The demos are impressive. The agent picks up a GitHub issue, reads the codebase, writes the code, runs the tests, opens a PR. Twenty minutes of work automated. The future of software engineering.
Then you try it on your codebase. And it goes off the rails. Not because the model is stupid — it’s clearly capable. But it makes decisions that are technically valid and organisationally wrong. It uses offset pagination when your team standardised on cursor-based. It introduces a dependency that caused a cascading failure last quarter. It takes the same approach that someone already tried and abandoned because it broke the mobile API.
The industry’s diagnosis: models aren’t capable enough yet. Wait for the next generation. More reasoning. More capability. More intelligence.
I think the diagnosis is wrong.
The talented contractor on day one
Here’s how I think about it: an autonomous agent is a talented contractor who shows up on their first day with no context about your organisation. They can code. They’re smart. They can reason about complex problems.
But they don’t know your conventions. They don’t know your prior decisions. They don’t know the bugs you’ve already found and fixed. They don’t know the approaches that have been tried and failed. They’re starting from the same zero that a fresh Claude Code session starts from — which is to say, they know nothing except what they can read from the files.
A human contractor in this situation would ask questions. "What pagination approach do you use?" "Has anyone worked on this before?" "Are there any known issues with this module?"
The autonomous agent can’t ask these questions because it doesn’t know what it doesn’t know. And more importantly, even if it could ask, there’s no organisational knowledge base for it to consult. The knowledge exists only in people’s heads and stale documents.
More reasoning doesn’t fix this
The industry’s response is to give models more reasoning capability. Chain of thought. Planning steps. Self-reflection. These help the model think more carefully about the code it can see.
But they don’t help it know things it has never been told.
No amount of reasoning will help an agent discover that your team has a specific convention for retry logic. No chain of thought will reveal that a previous attempt at this fix was abandoned for a specific reason. No self-reflection will surface the known error pattern that makes one approach dangerous.
Reasoning operates on available information. If the information isn’t in context, better reasoning just generates more confident wrong answers.
What agents really need
After spending a lot of time on this, I’ve landed on a pretty simple conclusion: autonomous agents need memory. Not "memory" in the LLM sense of a bigger context window. Actual organisational memory:
Rules that are enforced, not suggested. Not a config file someone might forget to update. Mandatory constraints injected into every autonomous session at the infrastructure level. "All API changes must be backwards-compatible." "Tests must cover the error path." These should be there whether or not the person who set up the automation remembered to include them.
Decisions that are respected. The team has already made choices. Cursor-based pagination. Event sourcing for audit. Idempotency keys for payments. An agent that doesn’t know these decisions will r-decide them — probably differently — and create inconsistency across the codebase.
Error patterns that are avoided. Your codebase has known pitfalls. The N+1 query problem in the ORM. The race condition in the queue consumer. An agent with this knowledge avoids them proactively. One without stumbles into them and wastes its execution budget debugging something that was already understood and solved.
History of prior work. What happened last time someone worked on this? Did a similar task succeed? Fail? Get abandoned? The agent should know before it starts, not discover halfway through that it’s repeating a failed approach.
The reliability gap isn’t about intelligence
This is the thing that keeps nagging me. The demos work because the demo tasks are self-contained. "Build a to-do app." "Add a dark mode toggle." These require no organisational context. The code is the entire story.
Production tasks are different. They exist in a web of prior decisions, team conventions, known constraints, and historical context. The code is maybe 30% of what you need to know. The other 70% is why the code is the way it is.
That’s why autonomous agent reliability drops off a cliff when you move from demos to real codebases. The model is capable of writing the code. It’s incapable of knowing the context that makes the code correct for your organisation.

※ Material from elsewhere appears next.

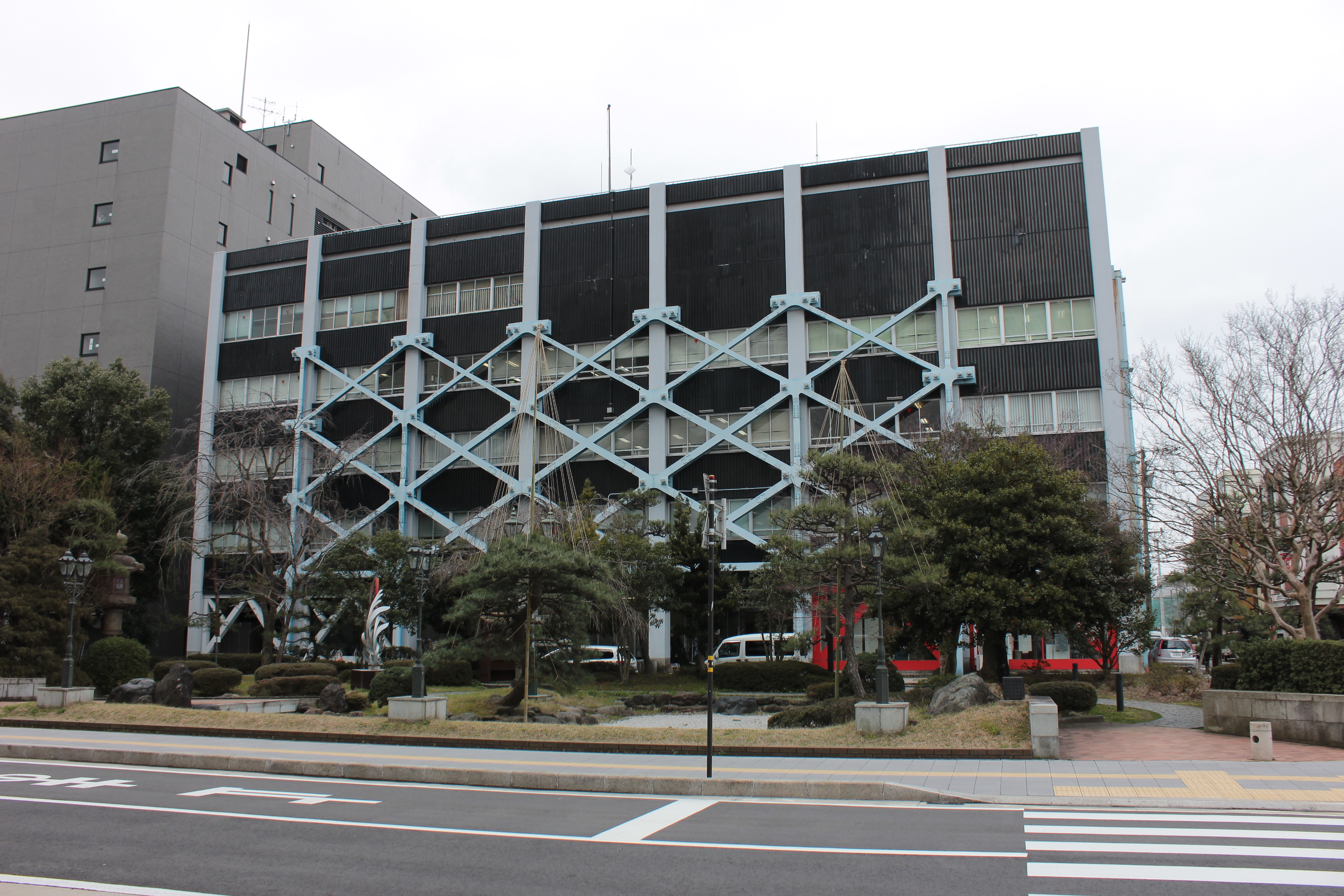 福井市企業局庁舎（福井県福井市） Canon EOS Kiss X5

And every model improvement — more parameters, better reasoning, higher capability — improves the 30% (code quality) without touching the 70% (organisational context). The gap between demo performance and production performance persists, regardless of how good the model gets.
The infrastructure nobody’s building
The autonomous agent market is focused on model capability, tool integration, and orchestration. Better models. Better tools. Better chains.
Almost nobody is building the knowledge layer that makes all three effective. And I think that’s the bottleneck. A capable model without organisational knowledge is a talented contractor on their first day. They can write code. They can’t write the right code for your organisation without the context that makes "right" meaningful.
The agent frameworks that will win aren’t the ones with the most tools or the most sophisticated reasoning. They’re the ones where the autonomous agent, on its hundredth task, is dramatically more reliable than on its first — because it has accumulated the organisational knowledge that makes its decisions correct.
That’s not a model problem. It’s a memory problem.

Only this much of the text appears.